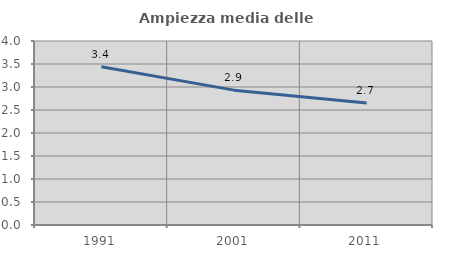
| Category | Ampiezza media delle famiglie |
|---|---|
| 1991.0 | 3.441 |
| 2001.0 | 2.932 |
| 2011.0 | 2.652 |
※
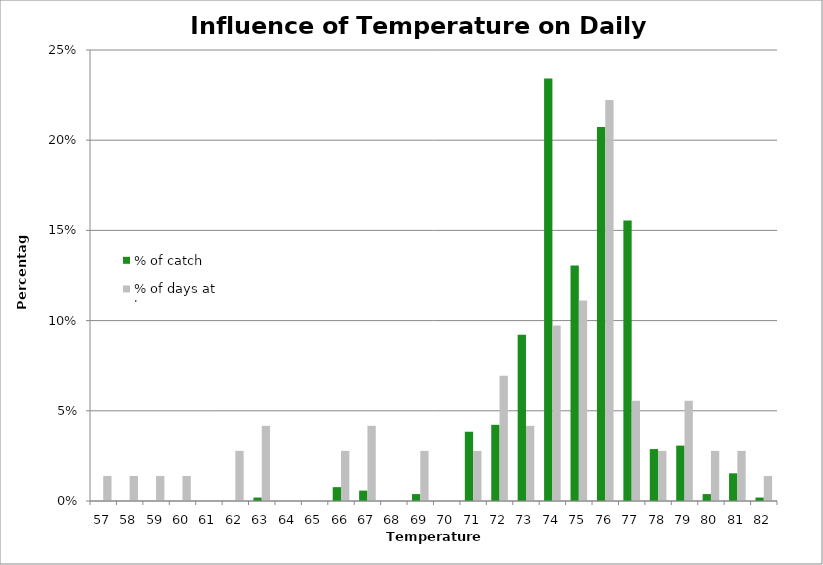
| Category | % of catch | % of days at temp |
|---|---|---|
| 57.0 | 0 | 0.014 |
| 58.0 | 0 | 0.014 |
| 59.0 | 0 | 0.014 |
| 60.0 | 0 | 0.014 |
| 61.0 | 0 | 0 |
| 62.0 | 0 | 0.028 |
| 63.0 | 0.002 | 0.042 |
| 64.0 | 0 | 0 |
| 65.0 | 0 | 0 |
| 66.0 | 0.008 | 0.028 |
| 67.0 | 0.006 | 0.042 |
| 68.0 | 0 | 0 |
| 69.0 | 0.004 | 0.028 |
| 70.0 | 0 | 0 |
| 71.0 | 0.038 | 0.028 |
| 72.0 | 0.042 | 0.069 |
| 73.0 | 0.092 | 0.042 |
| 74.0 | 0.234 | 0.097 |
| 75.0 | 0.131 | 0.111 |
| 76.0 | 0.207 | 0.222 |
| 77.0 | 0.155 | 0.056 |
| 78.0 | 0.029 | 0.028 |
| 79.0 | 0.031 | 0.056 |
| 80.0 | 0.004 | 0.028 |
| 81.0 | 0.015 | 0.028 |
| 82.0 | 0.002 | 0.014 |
※
PROBLEM TO WORK ON » Scan the material above. Extract every line in which the word "Category" occurs.

RESULT »
| Category | Ampiezza media delle famiglie |
| Category | % of catch | % of days at temp |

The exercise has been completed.